(What the exercise asks): Keep the pictures out while you transcribe the listing below exactly.

(Data):
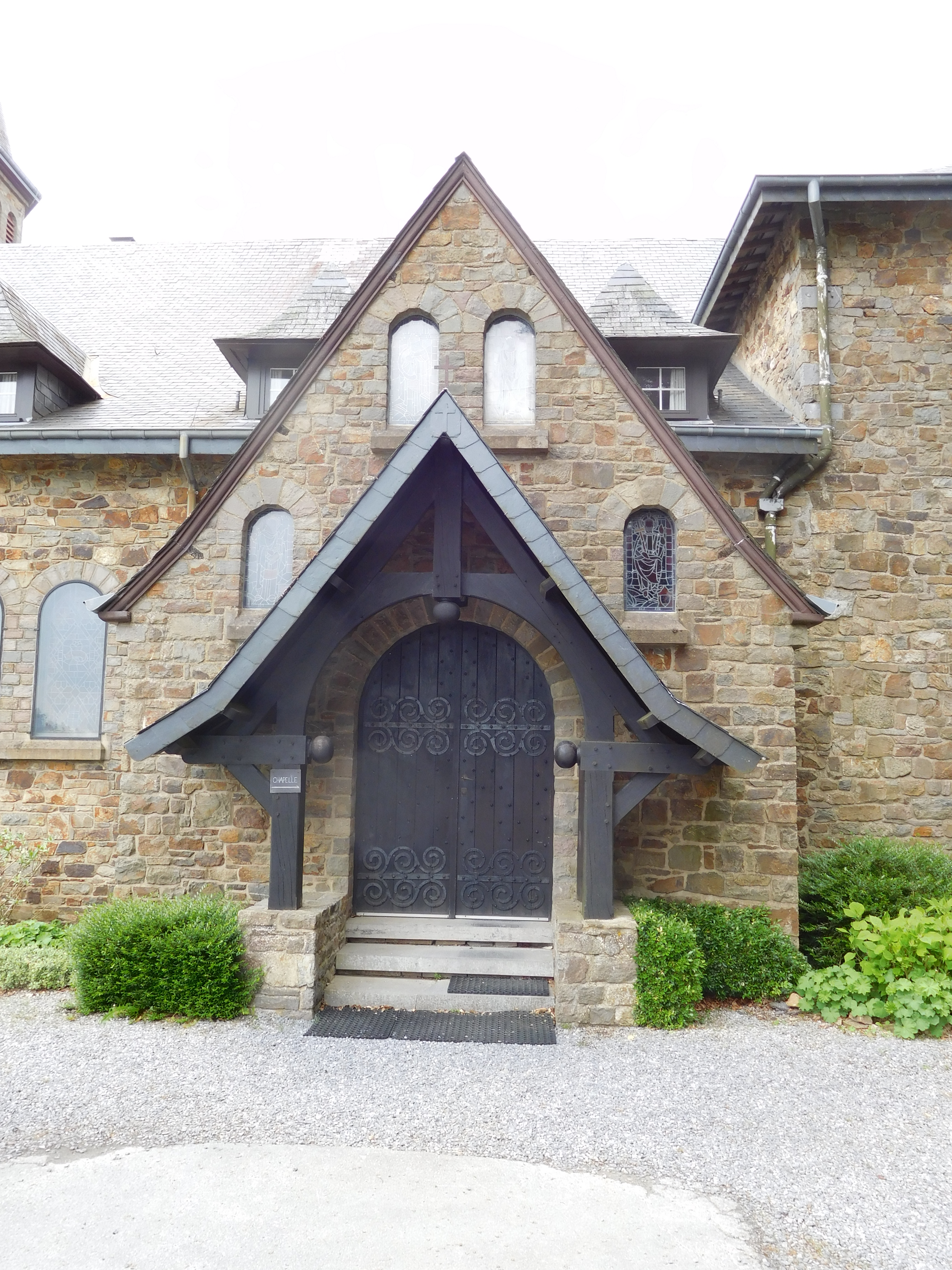 Entrée du monastère bénédictin d'Hurtebise, à Saint-Hubert (Belgique)
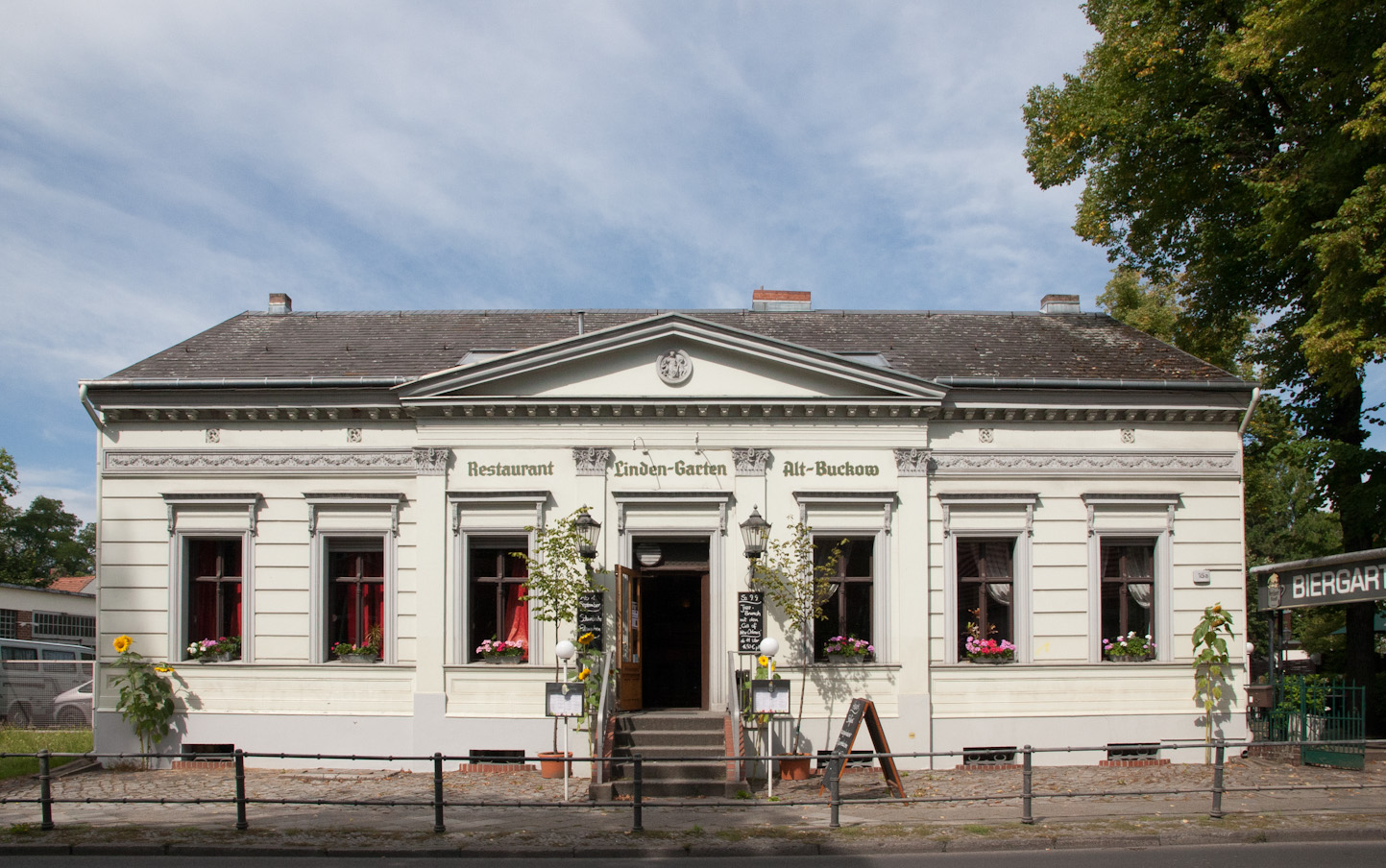 Baudenkmal Alt-Buckow 15 a, Gaststaette
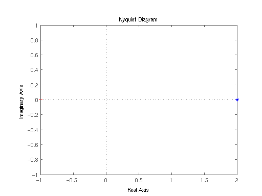 Nyquist Diagram (P, K = 2)
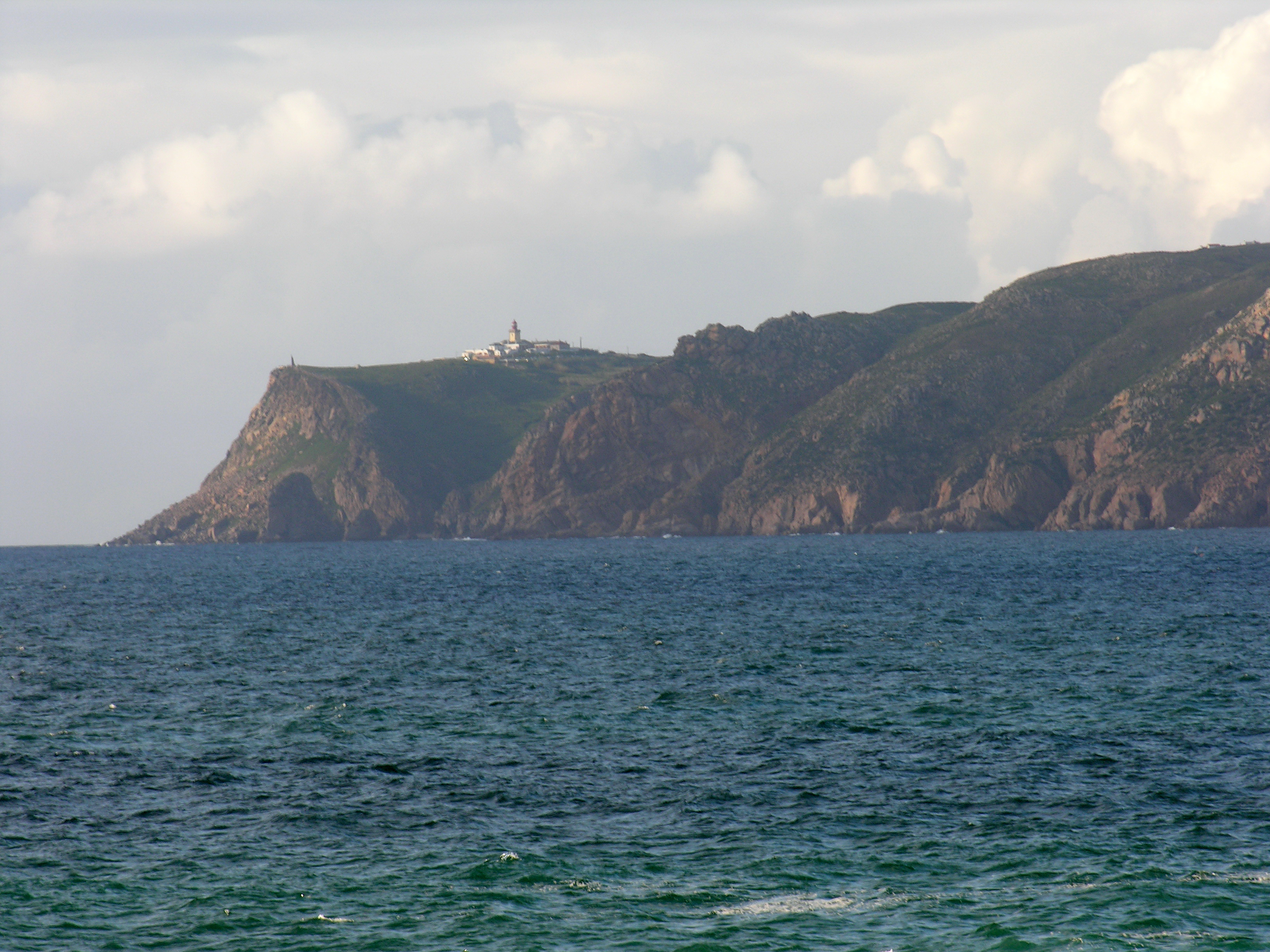 Cabo da Roca desde Guincho, entre Cascais e Sintra (Portugal) Publish by= Luis Miguel Bugallo Sánchez. Self made
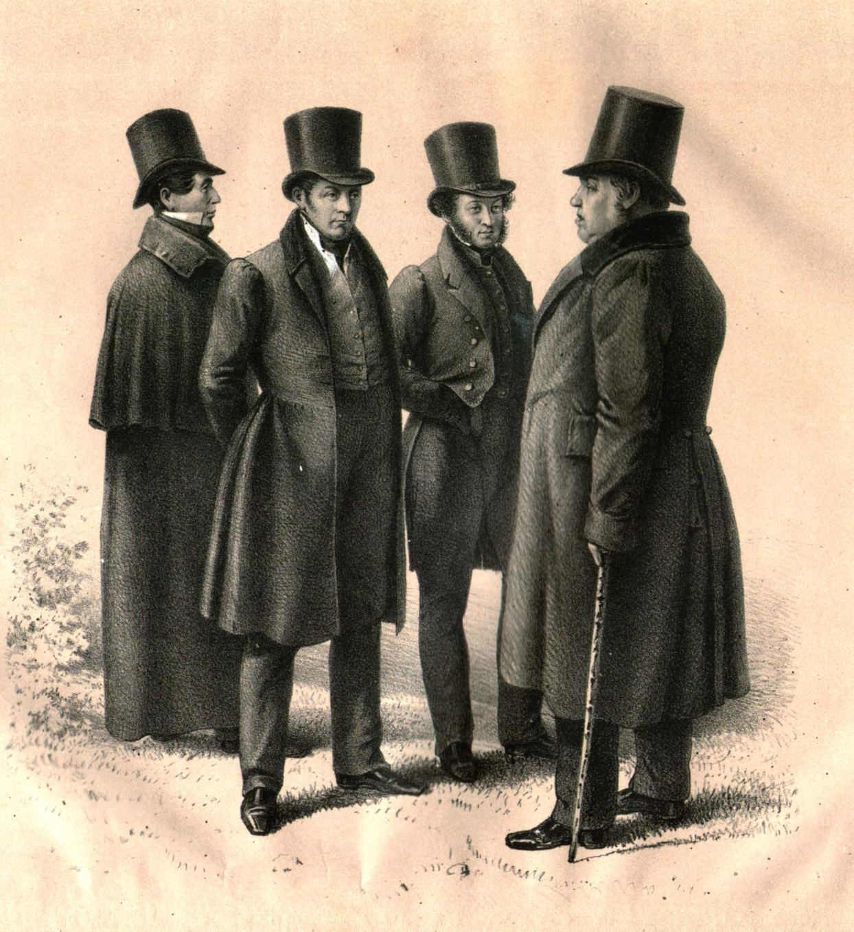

(Response area):
 Entrée du monastère bénédictin d'Hurtebise, à Saint-Hubert (Belgique)
 Baudenkmal Alt-Buckow 15 a, Gaststaette
 Nyquist Diagram (P, K = 2)
 Cabo da Roca desde Guincho, entre Cascais e Sintra (Portugal) Publish by= Luis Miguel Bugallo Sánchez. Self made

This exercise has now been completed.